The term beamforming refers to the design of a spatio-temporal filter used to process signals received by a microphone array in order to extract a desired sound. Obviously such a spatial filter can be designed to optimize different cost functions, depending on the application's demands and constraints. The main goal of this study is to develop and analyze beamformers specifically designed to extract clean, early reflections from noisy, reverberating observations.
The study is divided into two parts. In the first part we show that beamformers originally developed for the purpose of noise reduction can be adjusted to resolve the problem of joint dereverberation and noise reduction. The analysis is based on the estimation of the full to early relative transfer function (RTF), defined as the ratio between the acoustical transfer function (ATF) of the early speech reflections, and the ATFs of the array's microphones.
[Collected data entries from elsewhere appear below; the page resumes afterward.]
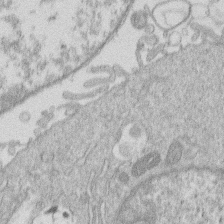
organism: Human
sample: Macrophage cells
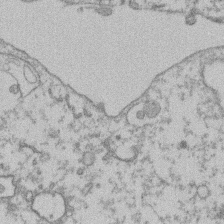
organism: Mouse
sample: T cell stromal cell synapse
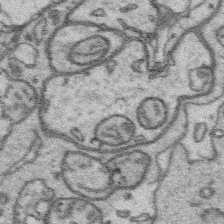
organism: Platynereis dumerilii
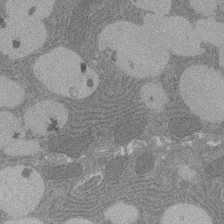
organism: Rat
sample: Salivary granule
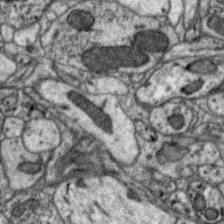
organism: Zebra finch
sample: Brain
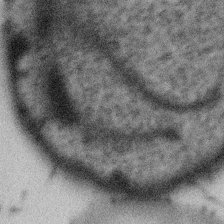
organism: Gemmata obscuriglobus
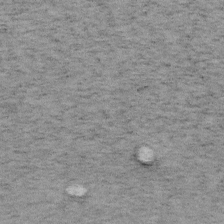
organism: Mouse
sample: OT-I killer T cells with ID8 ovarian cancer cells
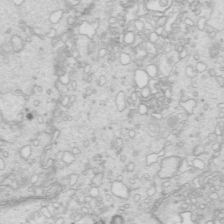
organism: Mouse
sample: Multiciliated cells
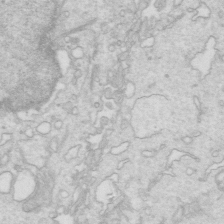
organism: Mouse
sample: Multiciliated cells
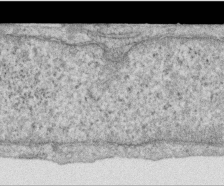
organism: Human
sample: Centriole in RPE cells
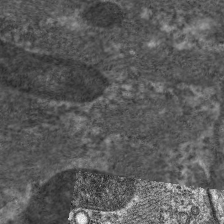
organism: C. elegans
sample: Pharynx
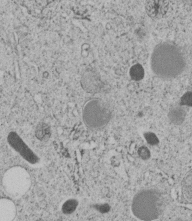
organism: C. elegans
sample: C. elegans embryo early stage
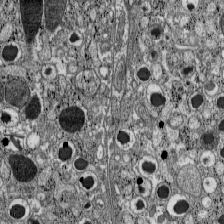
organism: C57BL Mouse
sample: Pancreatic islet
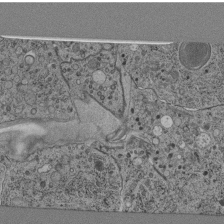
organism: C. elegans
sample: C. elegans pharynx
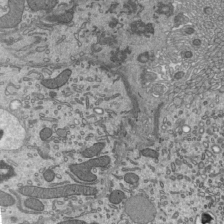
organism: Mouse
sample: Mouse epididymis efferent ductule cilia
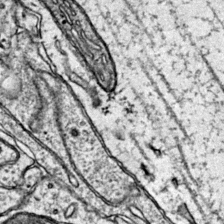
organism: Mouse
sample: Primary visual cortex
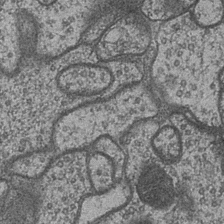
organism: Drosophila
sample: Optic medulla
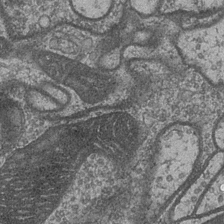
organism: Drosophila
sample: Optic medulla
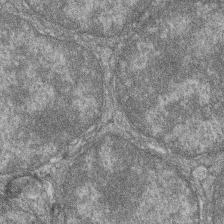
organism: Zebrafish
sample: Cilia; retinal pigment epithelium
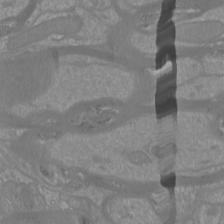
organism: Mouse
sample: Cortical neurons
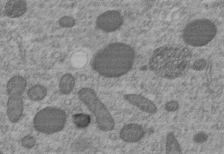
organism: C. elegans
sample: C. elegans embryo early stage
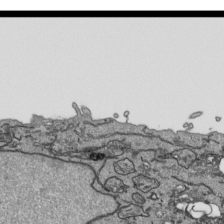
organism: Human
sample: Mitochondria in HCT116 cells
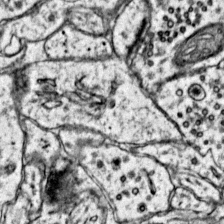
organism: Mouse
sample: Primary visual cortex
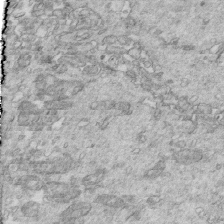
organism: Mouse
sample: Multiciliated cells
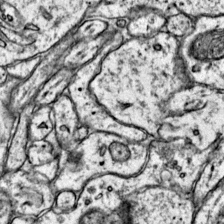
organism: Mouse
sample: Primary visual cortex
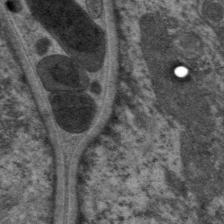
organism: C. elegans
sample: Pharynx
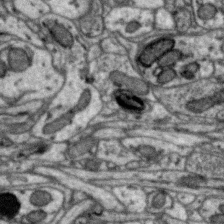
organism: Zebra finch
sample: Brain
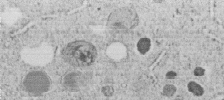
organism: C. elegans
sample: C. elegans embryo early stage
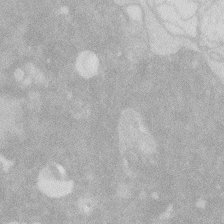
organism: Zebrafish
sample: Macrophage
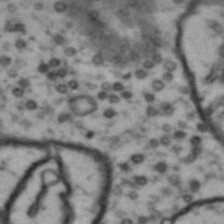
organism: Drosophila
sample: Brain
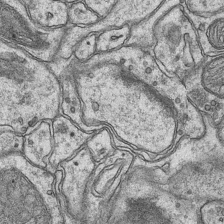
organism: Mouse
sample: CA1 Hippocampus
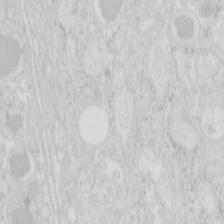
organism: Mouse
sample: Pancreas
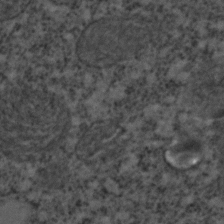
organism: C. elegans
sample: C. elegans embryo
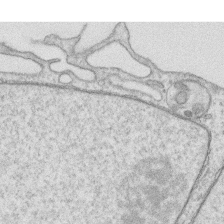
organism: Human
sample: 1205lu cells
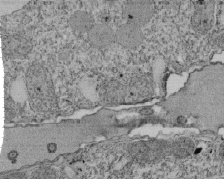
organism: Tetrahymena
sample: Cilia in tetrahymena
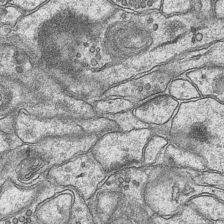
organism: Mouse
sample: CA1 Hippocampus
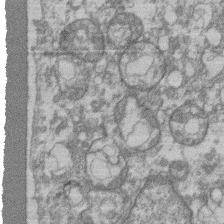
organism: Mouse
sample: T cell stromal cell synapse
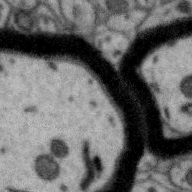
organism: Zebra finch
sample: Brain
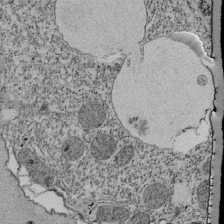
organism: Tetrahymena
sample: Cilia in tetrahymena
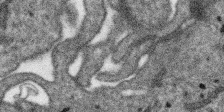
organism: Human
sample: Lung epithelial cells infected with SARS-CoV-2
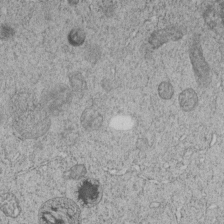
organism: C. elegans
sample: C. elegans embryo early stage
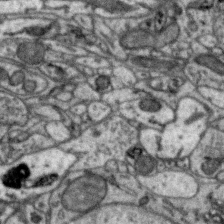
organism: Zebra finch
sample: Brain
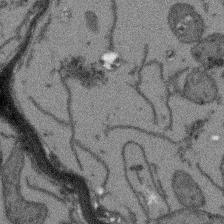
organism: Arabidopsis thaliana
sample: Root tip
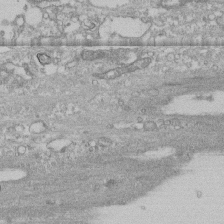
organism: Human
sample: CRL-1474
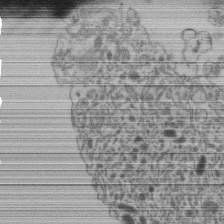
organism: Human
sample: Retinal organoid Rod and Cone cells
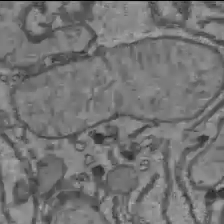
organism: C57BL Mouse
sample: Liver
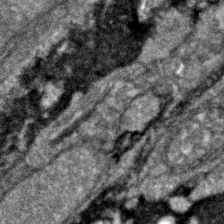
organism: Zebrafish
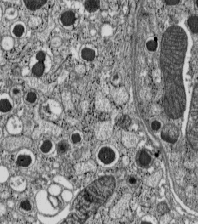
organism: C57BL Mouse
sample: Pancreatic islet
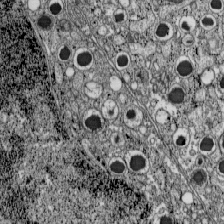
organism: C57BL Mouse
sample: Pancreatic islet
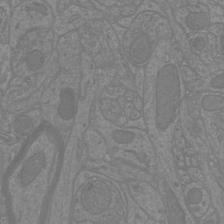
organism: Mouse
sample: Cortical neurons
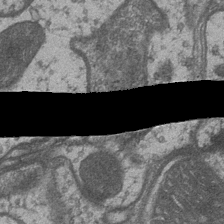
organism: Drosophila
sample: Optic medulla
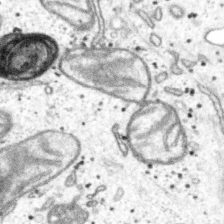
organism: Human
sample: HeLa cells
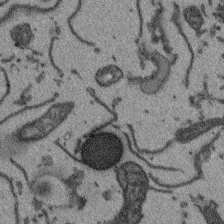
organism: Arabidopsis thaliana
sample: Root tip
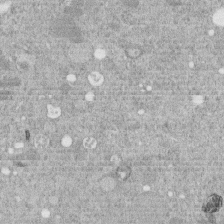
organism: C. elegans
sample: C. elegans embryo early stage
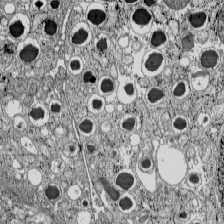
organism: C57BL Mouse
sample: Pancreatic islet
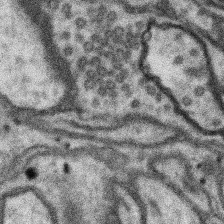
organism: Mouse
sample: Somatosensory cortex neuropil
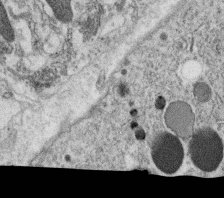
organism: C. elegans
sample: C. elegans oocyte; sperm cells
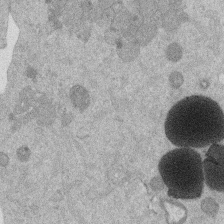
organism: Mouse
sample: Dividing mouse embryo 1 cell stage
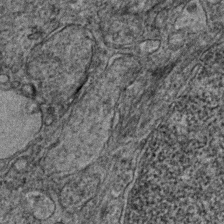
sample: Trachea
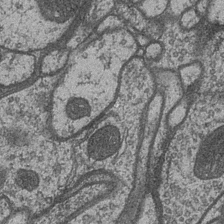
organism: Drosophila
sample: Optic medulla

Using this estimate we express the beamformer observations vector as a function of the desired signal, from this perspective performance measures are defined and existing beamformers are deduced. A comprehensive experimental study, consisting of simulated environments proves the applicability of the proposed algorithm to the task of joint dereverberation and noise reduction (JDNR). Furthermore, the proposed algorithm outperforms the transfer function generalized sidelobe canceler (TF-GSC) algorithm in extracting the clean, early reflection.
In the second part we introduce a different outlook on the design of beamformers in the STFT domain. Specifically we use the full to early RTF, to divide the beamformer observation vector into three terms: the early reflection vector, the unwanted coherent interference vector (which includes the late reverberations), and the uncorrelated noise vector. This decomposition introduces new optimization problems, followed by beamformers with potentially high reverberation suppression capabilities. An experimental study consisting of simulated reverberant environments demonstrates the dereverberation and denoising capabilities of the suggested beamformers, compared to the minimum variance distortionless response (MVDR) beamformer.